Выбрать главу

— Когда я стану конунгом, ты будешь моей женой?

— Замолчи! — воскликнула Ингвильда. — Не смей об этом говорить! Ты еще ничего не сделал, чтобы говорить о женитьбе. У твоего отца могут быть совсем другие мысли на этот счет. И незачем зря сотрясать воздух такими словами.

Вильмунд опустил голову: ему хотелось бы услышать совсем другой ответ. Но Ингвильда не могла дать другого ответа. Она прекрасно знала о любви к ней отцовского воспитанника — такое сплошь и рядом случается — и была убеждена, что в первом же походе он забудет ее, как часто забывается первое чувство. И это, как она считала, к лучшему, потому что в ее сердце его любовь не находила никакого отклика. Вильмунд был добр и приветлив, но в нем не было той внутренней силы и достоинства, которыми должен был обладать ее будущий возлюбленный.
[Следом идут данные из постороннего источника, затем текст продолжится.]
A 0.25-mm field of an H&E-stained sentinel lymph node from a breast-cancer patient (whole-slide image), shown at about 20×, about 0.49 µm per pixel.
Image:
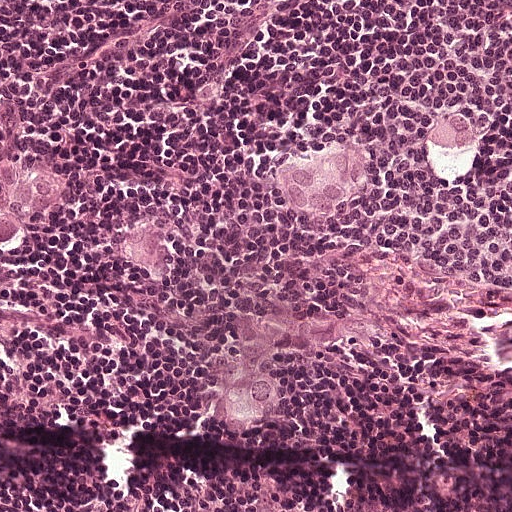
Question:
Which parts of this field are metastatic tumour?
Answer:
Outlines of three tumour regions, largest first (closed clockwise paths, crop pixels): region 1: (334, 138), (352, 147), (366, 160), (368, 187), (366, 192), (356, 202), (336, 200), (326, 217), (282, 199), (272, 176), (274, 162), (280, 154); region 2: (37, 160), (46, 160), (54, 164), (66, 174), (66, 188), (48, 200), (35, 216), (14, 216), (19, 222), (16, 227), (19, 231), (19, 237), (13, 241), (0, 241), (0, 214), (10, 214), (5, 212), (5, 199), (8, 198), (10, 172), (22, 164); region 3: (133, 220), (160, 226), (162, 230), (168, 232), (168, 247), (176, 262), (176, 272), (174, 276), (152, 276), (144, 274), (132, 268), (128, 256), (108, 247), (112, 228).
Two more small tumour pieces are annotated here but not outlined.
Tumour covers about 5% of the frame.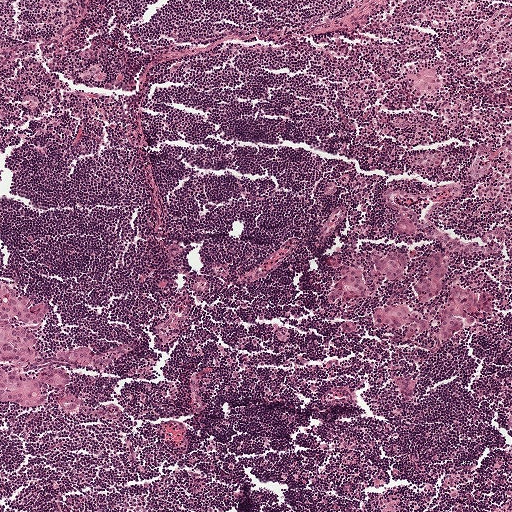
A 1-mm field of an H&E-stained sentinel lymph node from a breast-cancer patient (whole-slide image), shown at about 5×, about 1.9 µm per pixel.
Outlines of the eight largest metastatic tumour regions, each a closed clockwise path in crop pixels (x, y), largest first: region 1: (0, 275), (35, 297), (50, 300), (45, 319), (38, 325), (31, 326), (38, 336), (35, 344), (40, 355), (24, 364), (23, 370), (59, 363), (71, 369), (74, 375), (73, 384), (68, 388), (58, 388), (53, 384), (46, 386), (48, 397), (41, 402), (2, 401); region 2: (469, 286), (486, 292), (490, 295), (492, 306), (487, 315), (480, 315), (474, 310), (468, 311), (466, 316), (474, 318), (476, 324), (459, 332), (447, 341), (442, 341), (438, 339), (437, 336), (439, 319), (447, 298), (453, 289); region 3: (438, 249), (445, 252), (447, 277), (436, 298), (430, 303), (420, 303), (412, 296), (413, 286), (418, 273), (430, 253); region 4: (390, 306), (406, 306), (432, 320), (436, 325), (435, 329), (431, 333), (419, 334), (410, 338), (407, 334), (411, 325), (398, 330), (383, 327), (374, 320), (376, 308); region 5: (357, 262), (364, 264), (369, 280), (369, 299), (350, 299), (336, 304), (328, 304), (325, 302), (328, 291), (346, 275), (351, 264); region 6: (399, 248), (408, 253), (406, 279), (389, 282), (379, 276), (369, 260), (370, 249), (376, 252); region 7: (85, 346), (94, 350), (95, 352), (94, 363), (89, 366), (65, 362), (56, 358), (58, 352), (76, 350); region 8: (398, 378), (408, 378), (416, 381), (415, 396), (412, 401), (407, 401), (402, 399), (394, 383), (394, 380).
One more, smaller tumour region is not outlined.
About 5% of this field is tumour.
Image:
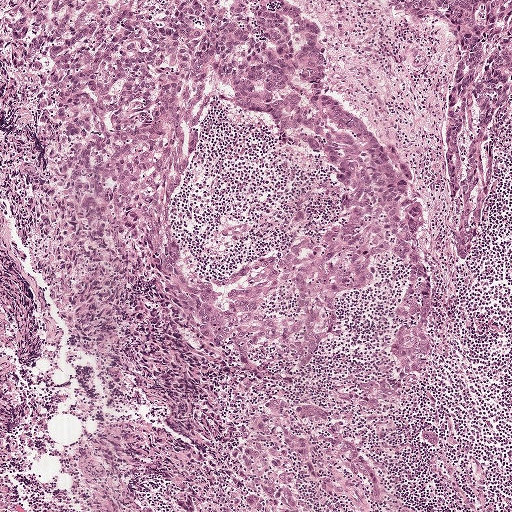
This is a crop of a whole-slide image: an H&E-stained breast-cancer sentinel lymph node section at roughly 5× magnification (about 1.9 µm per pixel; the crop spans about 1 mm).
Question:
Describe where the metastatic carcinoma lies in this crop.
Answer:
Two metastatic tumour regions, each outlined as a closed clockwise path in crop pixels (x, y), largest first: region 1: (291, 0), (314, 18), (328, 43), (325, 90), (390, 139), (404, 161), (426, 218), (420, 274), (402, 272), (376, 246), (325, 164), (234, 106), (199, 59), (186, 1); region 2: (511, 0), (511, 109), (500, 111), (492, 186), (482, 206), (476, 240), (465, 258), (454, 255), (438, 169), (449, 39), (436, 21), (398, 15), (378, 1).
About 15% of this field is tumour.

А красота Вильмунда, его знатность, будущее положение конунга не имели для нее никакой цены — Ингвильда была горда, но вовсе не тщеславна. Поэтому она не поощряла его любовных излияний и старалась пресекать их. Она была привязана к сыну Стюрмира, который рос вместе с ней, но в ее глазах ему навсегда было суждено остаться ее младшим братом, и не более того. Однако его страдания тревожили ее, и ей хотелось, чтобы Вильмунд поскорее уехал.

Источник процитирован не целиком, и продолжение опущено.